DataOps implements continuous deployment of new ideas by automating the workflow for building and deploying new analytics. It reduces the overall cycle time of turning ideas into innovation. While doing this, the development team must avoid introducing new analytics that break production. The DataOps enterprise uses logic tests to validate new code before it is deployed. Logic tests ensure that data matches business assumptions.

With logic tests in place, the development pipeline can be automated for continuous deployment, simplifying the release of new enhancements and enabling the data analytics team to focus on the next valuable feature. With DataOps the dev team can deploy without worrying about breaking the production systems. This is a key characteristic of a fulfilled, productive team.

The Value-Innovation Pipeline

The two workflows are combined into the Value-Innovation Pipeline in the figure below. The Value-Innovation Pipeline captures the interplay between development and production, and between data and code. DataOps breaks down this barrier so that cycle time and quality can be improved. The practices it employs help orchestrate data to production and the deployment of new features, while maintaining quality. DataOps speeds the extraction of value from data and improves the velocity of new development while ensuring the quality of data and code in production systems.

Process

Development and Deployment

DataOps builds upon the DevOps development model. The DevOps process flow includes a series of steps that are common to software development projects:

• Develop – create/modify an application
• Build – assemble application components
• Test – verify the application in a test environment
• Deploy – transition code into production
• Run – execute the application

DevOps introduces three foundational concepts: Continuous Integration (CI), Continuous Delivery (CD) and Continuous Deployment. The goal of Continuous Integration is to enable an automated way to build, package, and test applications. Continuous Delivery is tasked with automating the delivery of applications to a given environment via manual release process. Finally, Continuous Deployment is the process of automatically releasing source code to a production environment.

Once an application passes all qualification tests, it is deployed to production. Together CI and CD resolve the main constraint hampering Agile development. Before DevOps, Agile created a rapid succession of updates and innovations that would stall in a manual integration and deployment process. With automated CI and CD, DevOps has enabled companies to update their software many times per day.

Testing

Tests in DataOps have a role in both the Value and Innovation Pipelines. In the Value Pipeline, tests monitor the data values flowing through, to catch anomalies or flag data values outside statistical norms. In the Innovation Pipeline, tests validate new analytics before deploying them.

In DataOps, tests target either data or code. The Figure below illustrates this concept. Data that flows through the Value Pipeline is variable and subject to SPC and monitoring. Tests target the data which is continuously changing. Analytics in the Value Pipeline, on the other hand, are fixed and change only using a formal release process. In the Value Pipeline, analytics are revision controlled to minimize any disruptions in service that could affect the data pipeline.

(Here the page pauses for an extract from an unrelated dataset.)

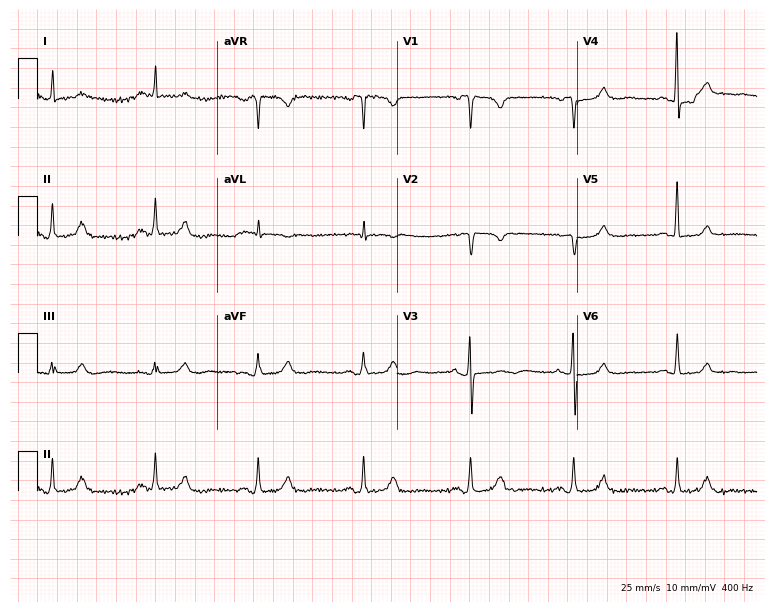
Resting 12-lead electrocardiogram (7.3-second recording at 400 Hz). Patient: a female, 76 years old. None of these six findings is recorded: first-degree AV block, right bundle branch block, left bundle branch block, sinus bradycardia, atrial fibrillation, sinus tachycardia. Findings outside these six are not listed.

In the Innovation Pipeline code is variable and data is fixed. The analytics are revised and updated until complete. Once the sandbox (analytics development environment) is set up, the data usually doesn’t change. In the Innovation Pipeline, tests target the code (analytics), not the data. All tests must pass before promoting (merging) new code into production. A good test suite serves as an automated form of impact analysis that runs on any and every code change before deployment.

Some tests are aimed at both data and code. For example, a test that makes sure that a database has the right number of rows helps your data and code work together. Ultimately both data tests and code tests work together to ensure output quality.

Sandbox and test data management

When an engineer joins a software development team, one of their first steps is to create a "sandbox." A sandbox is an isolated development environment where the engineer can write and test new application features, without impacting teammates who are developing other features in parallel.

In order to create a dev environment for analytics, you have to create a copy of the Value Pipeline. This requires the data professional to replicate data which may have security, governance or licensing restrictions. It may be impractical or expensive to copy the entire data set, so some thought and care is required to construct a representative data set. Once a data set is sampled or filtered, it may have to be cleaned or redacted (have sensitive information removed). The data also requires infrastructure which may not be easy to replicate due to technical obstacles or license restrictions.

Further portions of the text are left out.